TIMESTAMP=$(date +%Y%m%d_%H%M%S)
BACKUP_NAME="nopesight_${TIMESTAMP}.sql.gz"
# Create backup directory
mkdir -p ${BACKUP_DIR}
# Perform backup
pg_dump \
-h ${DB_HOST} \
-U ${DB_USER} \
-d ${DB_NAME} \
--no-owner \
--no-privileges \
| gzip > ${BACKUP_DIR}/${BACKUP_NAME}
# Upload to cloud storage
aws s3 cp ${BACKUP_DIR}/${BACKUP_NAME} \
s3://nopesight-backups/postgresql/
Application Backup
Configuration Files
#!/bin/bash
# Configuration backup script
CONFIG_DIRS=(
"/etc/nopesight"
"/opt/nopesight/config"
"/var/lib/nopesight/custom"
)
BACKUP_DIR="/backup/config"
TIMESTAMP=$(date +%Y%m%d_%H%M%S)
BACKUP_NAME="config_${TIMESTAMP}.tar.gz"
# Create backup
tar -czf ${BACKUP_DIR}/${BACKUP_NAME} \
${CONFIG_DIRS[@]} \
--exclude='*.log' \
--exclude='*.tmp'
# Encrypt backup
openssl enc -aes-256-cbc \
-salt \
-in ${BACKUP_DIR}/${BACKUP_NAME} \
-out ${BACKUP_DIR}/${BACKUP_NAME}.enc \
-k ${BACKUP_PASSWORD}
# Remove unencrypted backup
rm ${BACKUP_DIR}/${BACKUP_NAME}
File Attachments
#!/usr/bin/env python3
# File attachment backup script
import os
import boto3
import hashlib
from datetime import datetime
class AttachmentBackup:
def __init__(self):
self.s3 = boto3.client('s3')
self.bucket = 'nopesight-backups'
self.source_dir = '/var/lib/nopesight/attachments'
def backup_attachments(self):
"""Backup all attachments to S3"""
backup_manifest = []
for root, dirs, files in os.walk(self.source_dir):
for file in files:
file_path = os.path.join(root, file)
relative_path = os.path.relpath(file_path, self.source_dir)
# Calculate checksum
checksum = self.calculate_checksum(file_path)
# Upload to S3
s3_key = f"attachments/{relative_path}"
self.s3.upload_file(
file_path,
self.bucket,
s3_key,
ExtraArgs={
'Metadata': {
'checksum': checksum,
'backup_date': datetime.now().isoformat()
}
}
)
backup_manifest.append({
'file': relative_path,
'checksum': checksum,
's3_key': s3_key
})
# Save manifest
self.save_manifest(backup_manifest)
def calculate_checksum(self, file_path):
"""Calculate SHA256 checksum of file"""
sha256_hash = hashlib.sha256()
with open(file_path, "rb") as f:
for byte_block in iter(lambda: f.read(4096), b""):
sha256_hash.update(byte_block)
return sha256_hash.hexdigest()
if __name__ == "__main__":
backup = AttachmentBackup()
backup.backup_attachments()
Automated Backup
Backup Automation Script
#!/bin/bash
# Master backup automation script
set -euo pipefail
# Configuration
BACKUP_ROOT="/backup"
LOG_FILE="${BACKUP_ROOT}/backup.log"
NOTIFICATION_EMAIL="admin@company.com"
# Logging function
log() {
echo "[$(date +'%Y-%m-%d %H:%M:%S')] $1" | tee -a ${LOG_FILE}
}
# Error handling
handle_error() {
log "ERROR: Backup failed at line $1"
send_notification "Backup Failed" "Backup process failed.
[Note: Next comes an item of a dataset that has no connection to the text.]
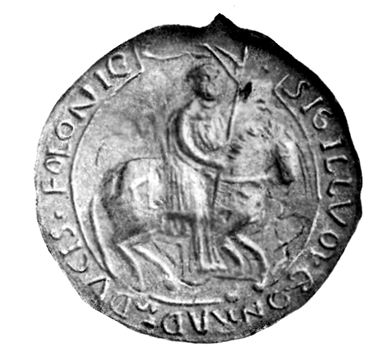 Konarad I Mazowiecki seal

Check logs for details."
exit 1
}
trap 'handle_error $LINENO' ERR
# Send notification
send_notification() {
local subject=$1
local message=$2
echo "${message}" | mail -s "NopeSight Backup: ${subject}" ${NOTIFICATION_EMAIL}
}
# Main backup process
main() {
log "Starting backup process"
# Database backup
log "Backing up database"
/opt/nopesight/scripts/backup-database.sh
# Configuration backup
log "Backing up configuration"
/opt/nopesight/scripts/backup-config.sh
# Attachments backup
log "Backing up attachments"
python3 /opt/nopesight/scripts/backup-attachments.py
# Verify backups
log "Verifying backups"
/opt/nopesight/scripts/verify-backups.sh
# Cleanup old backups
log "Cleaning up old backups"
/opt/nopesight/scripts/cleanup-backups.sh
log "Backup process completed successfully"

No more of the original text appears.